→ Supplied data
▶

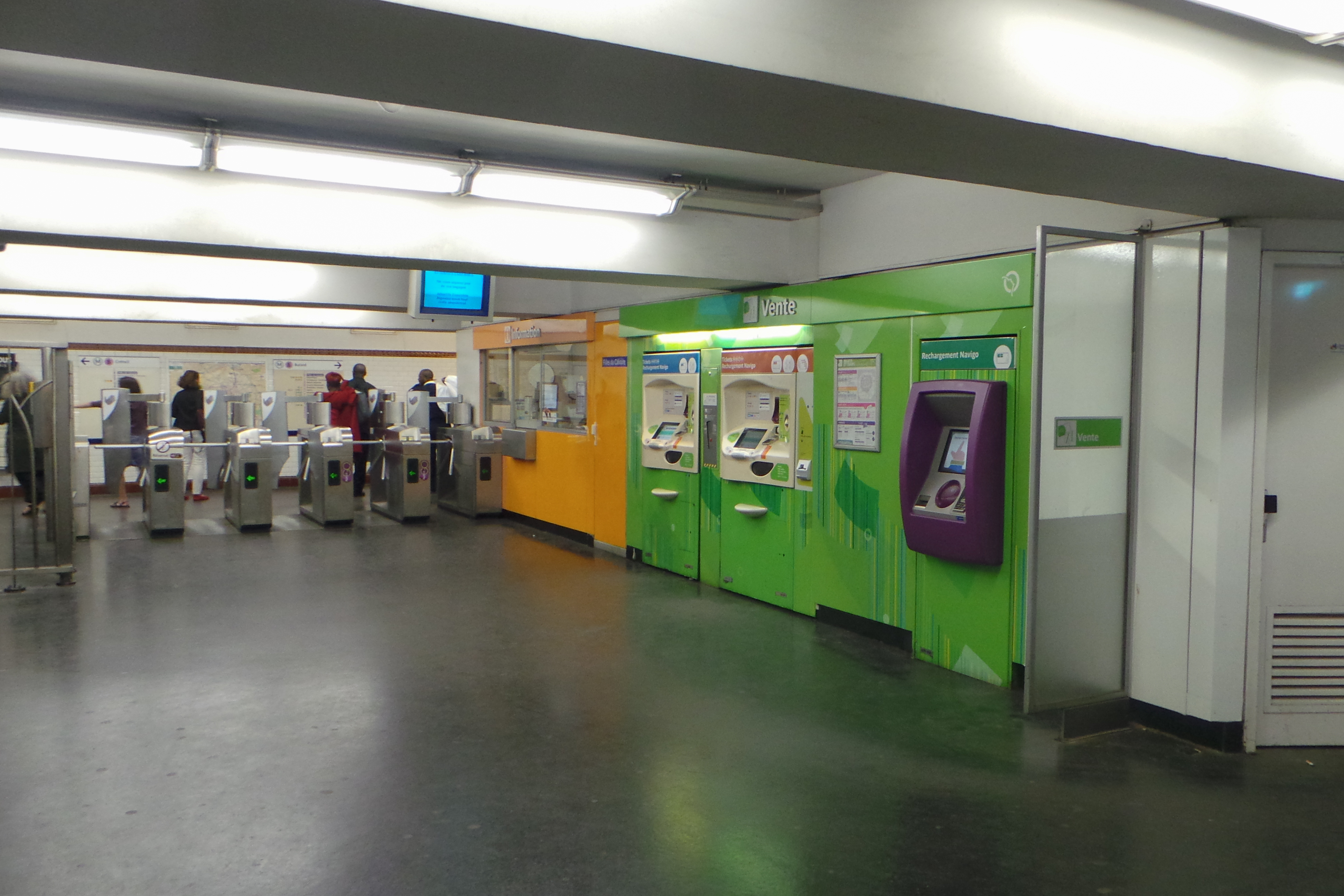 Station de métro Filles du Calvaire, métro de Paris ligne 8, Paris, France
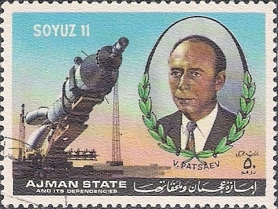 Viktor Patsayev
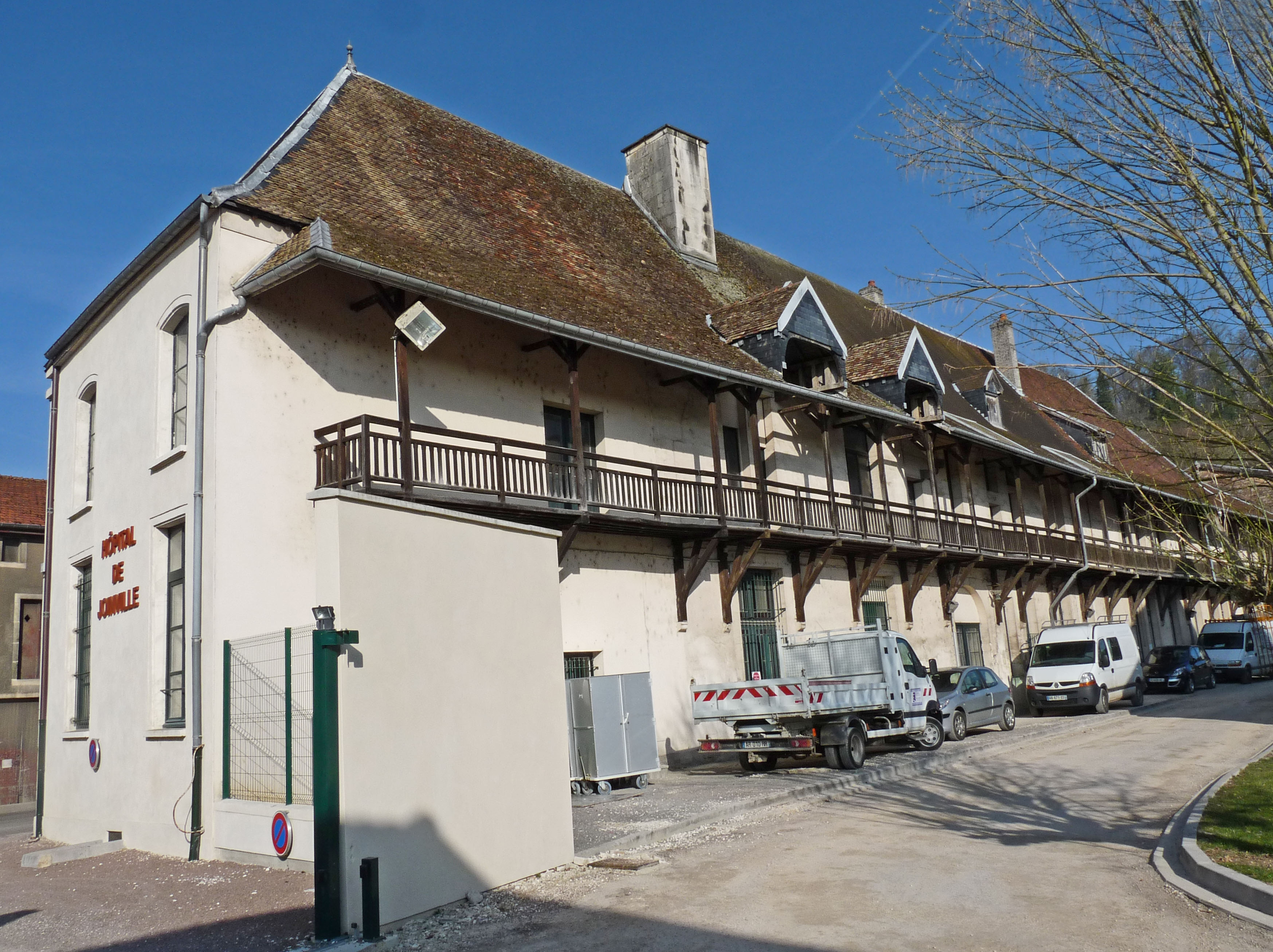 Hôpital Sainte-Croix de Joinville (Haute-Marne).

◀

→ Task goal
Restate all of the material word for word. Keep out every picture.

→ Output below
 Station de métro Filles du Calvaire, métro de Paris ligne 8, Paris, France
 Viktor Patsayev
 Hôpital Sainte-Croix de Joinville (Haute-Marne).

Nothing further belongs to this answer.